Le magazine qui aime les profs, les élèves, les cours particuliers et le partage de connaissances

La carrière géographique du personnel de l’EN pose-t-elle des difficultés ?

Par Philippe le 28/10/2016 Blog > Cours particuliers > Donner des Cours Particuliers > La Mobilité : Plus Grand Problème du Professeur de la République ?
Table des matières

Au XXIe siècle, on a l’impression que tout s’accélère et que tout bouge en permanence.

Mais est-ce vraiment le cas dans tous les domaines ?

D’après le dictionnaire Larousse, la mobilité désigne la « propriété […] de ce qui est susceptible de mouvement, de ce qui peut se mouvoir ou être mû, changer de place, de fonction ».

Dans la sphère publique, on pensera volontiers aux gendarmes ou aux officiers des armées qui subissent plusieurs mutations au cours de leur vie professionnelle.

En est-il de même pour les professeurs qui instruisent nos enfants ?

C’est que nous allons voir, en passant au crible de notre Analyse cette Mobilité Professorale, parfois vivement critiquée.

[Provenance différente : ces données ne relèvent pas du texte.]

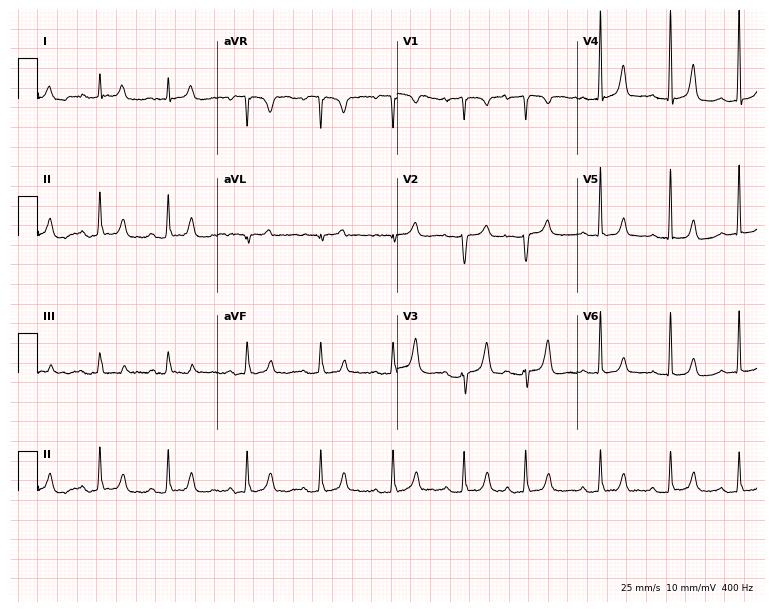
12-lead ECG (7.3-second recording at 400 Hz) from an 81-year-old female patient. Screened for six findings — first-degree AV block, right bundle branch block, left bundle branch block, sinus bradycardia, atrial fibrillation, sinus tachycardia — none is recorded. Findings outside these six are not listed.

Comment fonctionne le système de mobilité des enseignants de l’Éducation Nationale ?

Le ministère de l’Éducation nationale est le premier budget de la nation française. Ses fonctionnaires relèvent directement de l’État, qui les rétribue grâce à l’argent du contribuable.

Les enseignants, qu’ils soient agrégés, professeurs des écoles ou certifiés, sont soumis au droit public, et notamment au Code de l’éducation.

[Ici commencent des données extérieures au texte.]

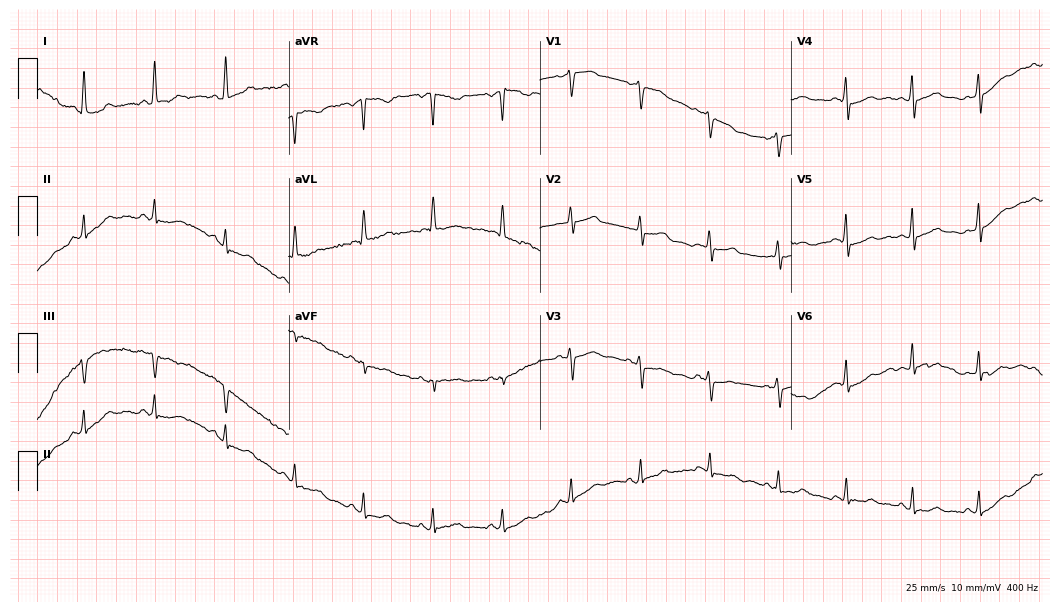
12-lead ECG from a 76-year-old female. Recorded interpretation: within normal limits.

Comme dans toute fonction publique d’État, la sécurité de l’emploi est assurée, ainsi que des possibilités d’évolution et de mobilité. Dans le contexte de l’enseignement public, cette mobilité recouvre plusieurs réalités quelquefois très différentes les unes des autres.

Il y a tout d’abord le cas du changement géographique. Il peut concerner un transfert d’une région à une autre, mais aussi le passage d’un établissement à un autre dans une même académie ou une même commune.

Plus rares, il y a aussi les situations d’enseignement à l’étranger (les lycées français sont encore nombreux à travers le globe) ou, plus largement, de détachement à l’international.

La seconde facette de la mobilité enseignante est de changer de niveau de classe. On se souviendra par exemple des instituteurs qui avaient pu devenir enseignants en collège, ou encore des professeurs des écoles ayant obtenu des spécialisations pour intégrer les RASED.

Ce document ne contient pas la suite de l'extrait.